- Task -
Pictures excluded, copy every record that follows exactly as it appears.

[Collected data]

=-=-=

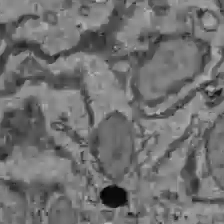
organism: C57BL Mouse
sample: Liver
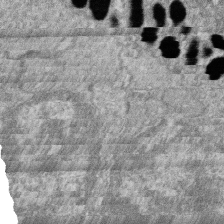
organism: Zebrafish
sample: Cilia; retinal pigment epithelium
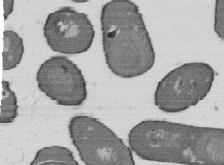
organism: B. subtilis
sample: Bacterial spore
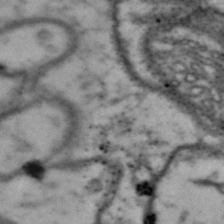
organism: Drosophila
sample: Brain
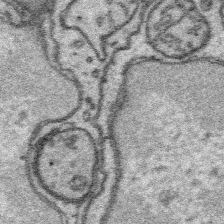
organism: Platynereis dumerilii
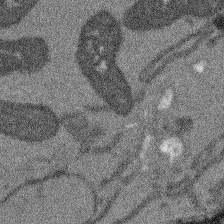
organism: Arabidopsis thaliana
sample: Root tip
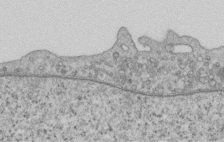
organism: Human
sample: Centriole in RPE cells
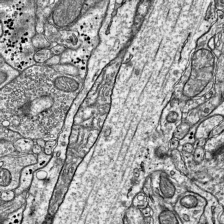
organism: Mouse
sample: Visual Cortex
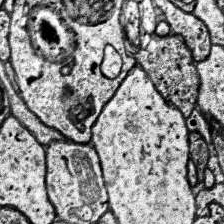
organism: Human
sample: Temporal Lobe
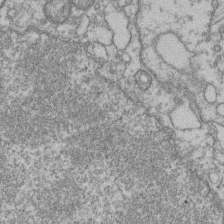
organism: Mouse
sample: T cell stromal cell synapse
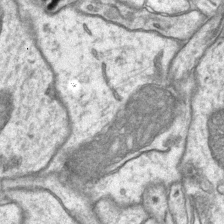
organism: Mouse
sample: CA1 Hippocampus
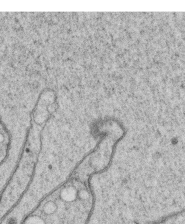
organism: C. elegans
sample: C. elegans oocyte; sperm cells
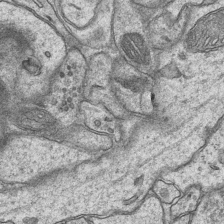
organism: Mouse
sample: CA1 Hippocampus
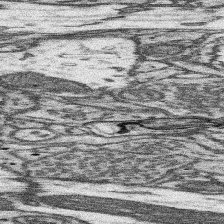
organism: Mouse
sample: Somatosensory cortex neuropil
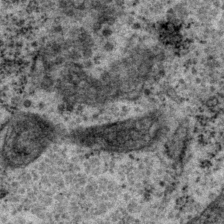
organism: P. pacificus
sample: Pharynx
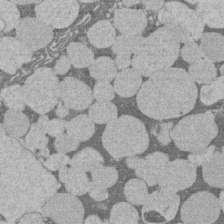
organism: Rat
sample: Salivary granule
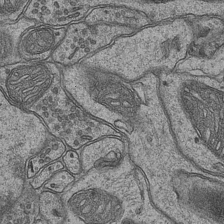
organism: Mouse
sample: CA1 Hippocampus
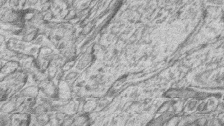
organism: Zebrafish
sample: synaptic ribbons in rod cells and cone cells
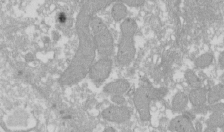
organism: Xenopus
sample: Cilia; centrioles in frog embryo cells
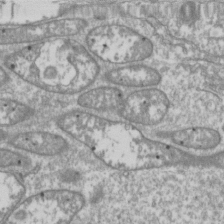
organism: Drosophila
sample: Cell division; meiosis; drosophila spermatocytes
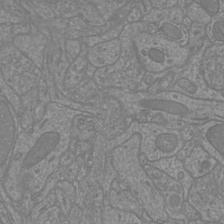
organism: Mouse
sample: Cortical neurons
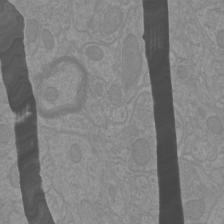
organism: Mouse
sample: Cortical neurons
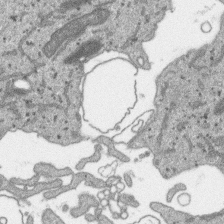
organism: Human
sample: Lung epithelial cells infected with SARS-CoV-2
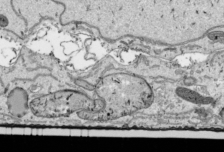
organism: Human
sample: Mitochondria in HCT116 cells
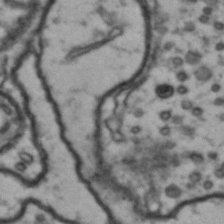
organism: Drosophila
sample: Brain
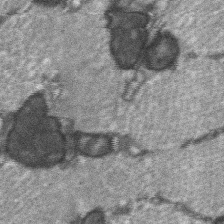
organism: C57BL Mouse
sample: Soleus
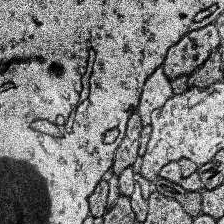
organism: Human
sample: Temporal Lobe
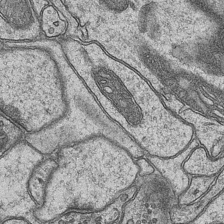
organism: Mouse
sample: CA1 Hippocampus
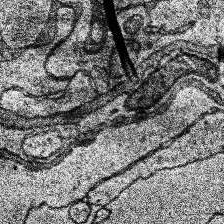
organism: Human
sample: Temporal Lobe
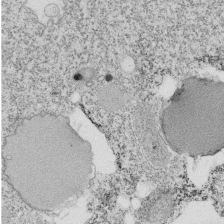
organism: Tetrahymena
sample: Cilia in tetrahymena
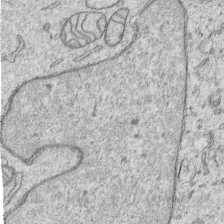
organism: Human
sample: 1205lu cells
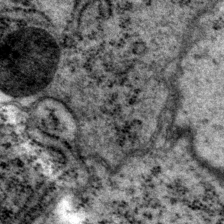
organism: P. pacificus
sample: Pharynx
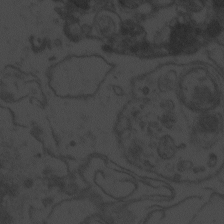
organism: Zebrafish
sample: Macrophage infected with Toxoplasma gondii
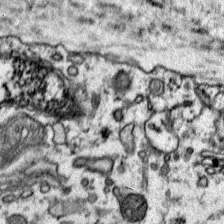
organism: Mouse
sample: Primary visual cortex
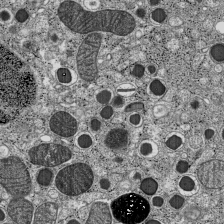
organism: C57BL Mouse
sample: Pancreatic islet
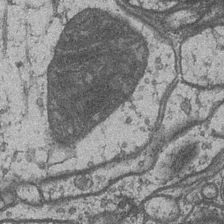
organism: Drosophila
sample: Optic medulla
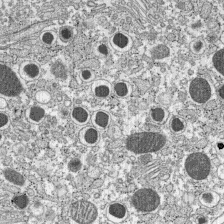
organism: C57BL Mouse
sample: Pancreatic islet
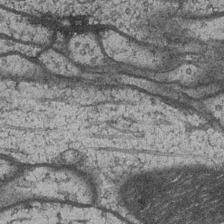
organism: Drosophila
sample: Optic medulla
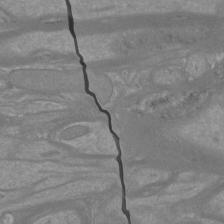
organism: Mouse
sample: Cortical neurons
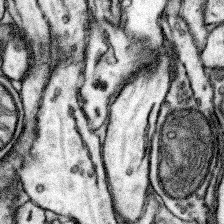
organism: Mouse
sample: Somatosensory cortex neuropil
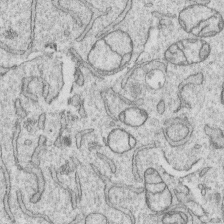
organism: Human
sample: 1205lu cells
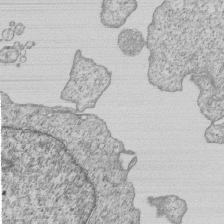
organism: Human
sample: MDA-MB-231 cells
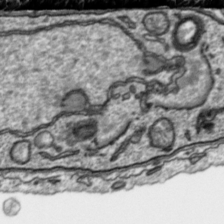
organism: Toxoplasma gondii
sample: Parasites in a vacuole inside a host cell
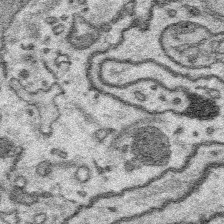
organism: Platynereis dumerilii
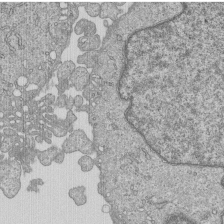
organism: Human
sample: MDA-MB-231 cells
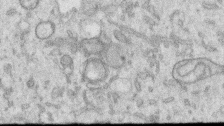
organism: Human
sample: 1205lu cells
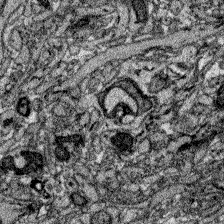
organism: Zebrafish
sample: Larval olfactory bulb
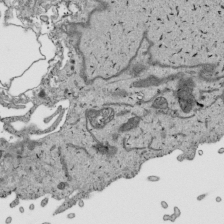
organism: Human
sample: Mitochondria in HCT116 cells
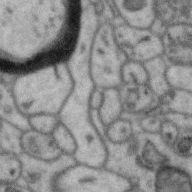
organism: Zebra finch
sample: Brain
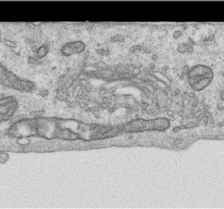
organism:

=-=-=

- Exercise response -
organism: C57BL Mouse
sample: Liver
organism: Zebrafish
sample: Cilia; retinal pigment epithelium
organism: B. subtilis
sample: Bacterial spore
organism: Drosophila
sample: Brain
organism: Platynereis dumerilii
organism: Arabidopsis thaliana
sample: Root tip
organism: Human
sample: Centriole in RPE cells
organism: Mouse
sample: Visual Cortex
organism: Human
sample: Temporal Lobe
organism: Mouse
sample: T cell stromal cell synapse
organism: Mouse
sample: CA1 Hippocampus
organism: C. elegans
sample: C. elegans oocyte; sperm cells
organism: Mouse
sample: CA1 Hippocampus
organism: Mouse
sample: Somatosensory cortex neuropil
organism: P. pacificus
sample: Pharynx
organism: Rat
sample: Salivary granule
organism: Mouse
sample: CA1 Hippocampus
organism: Zebrafish
sample: synaptic ribbons in rod cells and cone cells
organism: Xenopus
sample: Cilia; centrioles in frog embryo cells
organism: Drosophila
sample: Cell division; meiosis; drosophila spermatocytes
organism: Mouse
sample: Cortical neurons
organism: Mouse
sample: Cortical neurons
organism: Human
sample: Lung epithelial cells infected with SARS-CoV-2
organism: Human
sample: Mitochondria in HCT116 cells
organism: Drosophila
sample: Brain
organism: C57BL Mouse
sample: Soleus
organism: Human
sample: Temporal Lobe
organism: Mouse
sample: CA1 Hippocampus
organism: Human
sample: Temporal Lobe
organism: Tetrahymena
sample: Cilia in tetrahymena
organism: Human
sample: 1205lu cells
organism: P. pacificus
sample: Pharynx
organism: Zebrafish
sample: Macrophage infected with Toxoplasma gondii
organism: Mouse
sample: Primary visual cortex
organism: C57BL Mouse
sample: Pancreatic islet
organism: Drosophila
sample: Optic medulla
organism: C57BL Mouse
sample: Pancreatic islet
organism: Drosophila
sample: Optic medulla
organism: Mouse
sample: Cortical neurons
organism: Mouse
sample: Somatosensory cortex neuropil
organism: Human
sample: 1205lu cells
organism: Human
sample: MDA-MB-231 cells
organism: Toxoplasma gondii
sample: Parasites in a vacuole inside a host cell
organism: Platynereis dumerilii
organism: Human
sample: MDA-MB-231 cells
organism: Human
sample: 1205lu cells
organism: Zebrafish
sample: Larval olfactory bulb
organism: Human
sample: Mitochondria in HCT116 cells
organism: Zebra finch
sample: Brain
organism:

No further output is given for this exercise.